### Action item
All of the data goes into your copy exactly as written. Images do not.

─── Information supplied ───

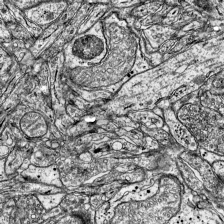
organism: Mouse
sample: Visual Cortex
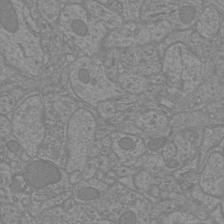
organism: Mouse
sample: Cortical neurons
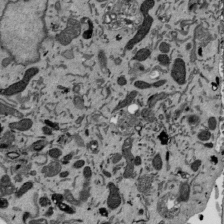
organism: Mouse
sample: ED-1 cell nuclei; centrioles
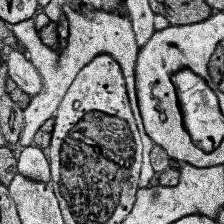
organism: Human
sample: Temporal Lobe
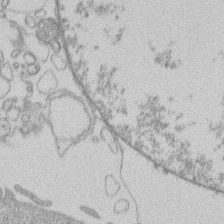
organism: Human
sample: Macrophage cells
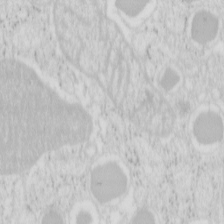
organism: Mouse
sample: Pancreas
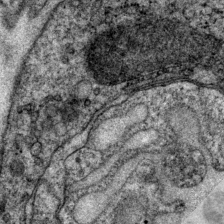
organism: P. pacificus
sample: Pharynx
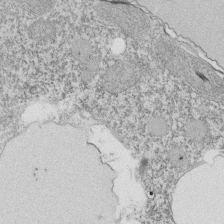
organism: Tetrahymena
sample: Cilia in tetrahymena
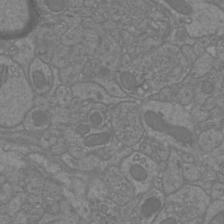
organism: Mouse
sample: Cortical neurons
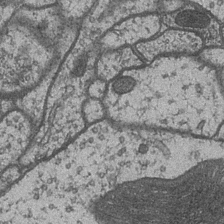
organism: Drosophila
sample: Optic medulla
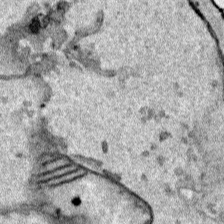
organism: Human
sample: Mitochondria in HCT116 cells
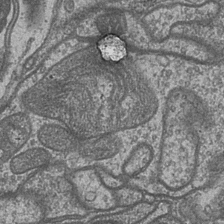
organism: Drosophila
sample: Optic medulla
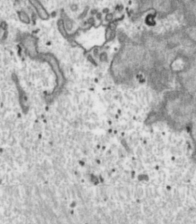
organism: Toxoplasma gondii
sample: Parasites in a vacuole inside a host cell
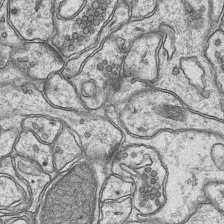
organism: Mouse
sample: CA1 Hippocampus
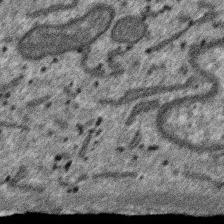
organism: Human
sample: Lung epithelial cells infected with SARS-CoV-2
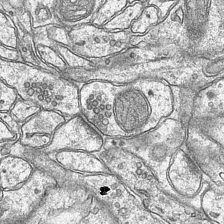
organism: Mouse
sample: CA1 Hippocampus
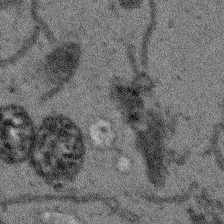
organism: Arabidopsis thaliana
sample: Root tip
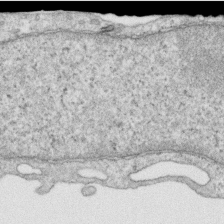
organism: Human
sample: Centriole in RPE cells
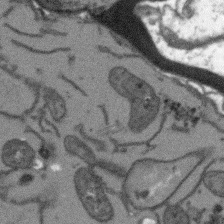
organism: Arabidopsis thaliana
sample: Root tip
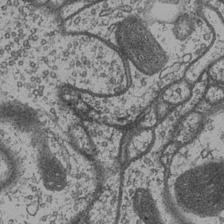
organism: Drosophila
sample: Optic medulla
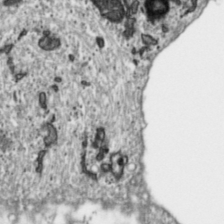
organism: Toxoplasma gondii
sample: Parasites in a vacuole inside a host cell
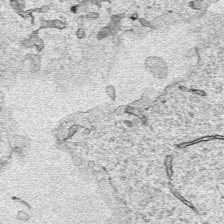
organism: Human
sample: Mitochondria in HCT116 cells
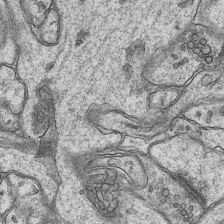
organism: Mouse
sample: CA1 Hippocampus
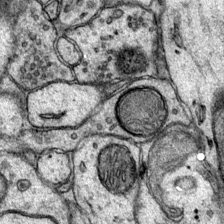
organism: Mouse
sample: Primary visual cortex
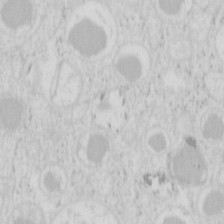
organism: Mouse
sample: Pancreas
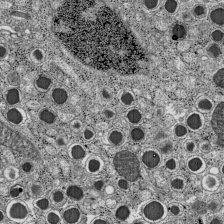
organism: C57BL Mouse
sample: Pancreatic islet
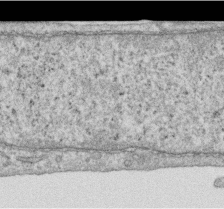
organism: Human
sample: Centriole in RPE cells
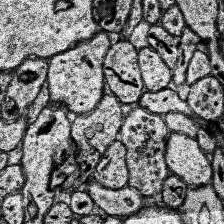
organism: Human
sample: Temporal Lobe
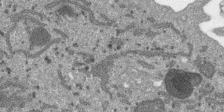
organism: Human
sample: Lung epithelial cells infected with SARS-CoV-2
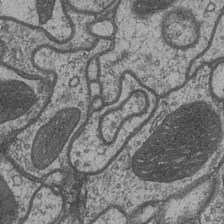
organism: Drosophila
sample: Optic medulla
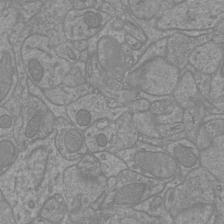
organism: Mouse
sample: Cortical neurons
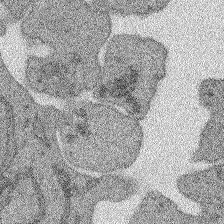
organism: Human
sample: HeLa cells
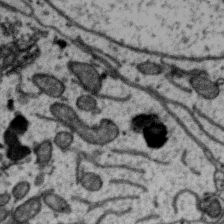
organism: Zebra finch
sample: Brain
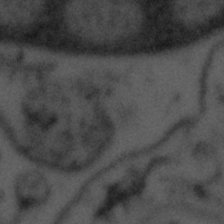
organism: Tuwongella immobilis
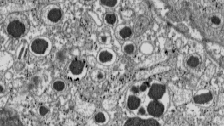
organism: C57BL Mouse
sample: Pancreatic islet
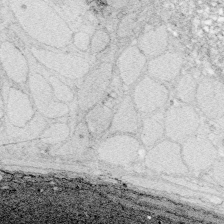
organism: Zebrafish
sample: Whole-Brain
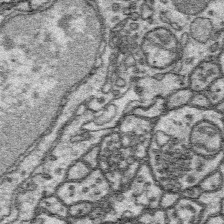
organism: Platynereis dumerilii
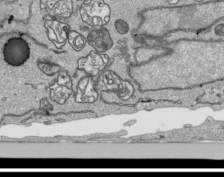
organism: Human
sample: Mitochondria in HCT116 cells
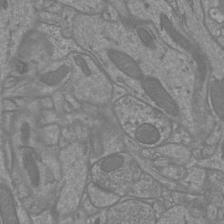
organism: Mouse
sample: Cortical neurons
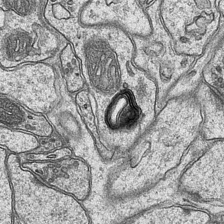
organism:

───

### Answer to this problem
organism: Mouse
sample: Visual Cortex
organism: Mouse
sample: Cortical neurons
organism: Mouse
sample: ED-1 cell nuclei; centrioles
organism: Human
sample: Temporal Lobe
organism: Human
sample: Macrophage cells
organism: Mouse
sample: Pancreas
organism: P. pacificus
sample: Pharynx
organism: Tetrahymena
sample: Cilia in tetrahymena
organism: Mouse
sample: Cortical neurons
organism: Drosophila
sample: Optic medulla
organism: Human
sample: Mitochondria in HCT116 cells
organism: Drosophila
sample: Optic medulla
organism: Toxoplasma gondii
sample: Parasites in a vacuole inside a host cell
organism: Mouse
sample: CA1 Hippocampus
organism: Human
sample: Lung epithelial cells infected with SARS-CoV-2
organism: Mouse
sample: CA1 Hippocampus
organism: Arabidopsis thaliana
sample: Root tip
organism: Human
sample: Centriole in RPE cells
organism: Arabidopsis thaliana
sample: Root tip
organism: Drosophila
sample: Optic medulla
organism: Toxoplasma gondii
sample: Parasites in a vacuole inside a host cell
organism: Human
sample: Mitochondria in HCT116 cells
organism: Mouse
sample: CA1 Hippocampus
organism: Mouse
sample: Primary visual cortex
organism: Mouse
sample: Pancreas
organism: C57BL Mouse
sample: Pancreatic islet
organism: Human
sample: Centriole in RPE cells
organism: Human
sample: Temporal Lobe
organism: Human
sample: Lung epithelial cells infected with SARS-CoV-2
organism: Drosophila
sample: Optic medulla
organism: Mouse
sample: Cortical neurons
organism: Human
sample: HeLa cells
organism: Zebra finch
sample: Brain
organism: Tuwongella immobilis
organism: C57BL Mouse
sample: Pancreatic islet
organism: Zebrafish
sample: Whole-Brain
organism: Platynereis dumerilii
organism: Human
sample: Mitochondria in HCT116 cells
organism: Mouse
sample: Cortical neurons
organism:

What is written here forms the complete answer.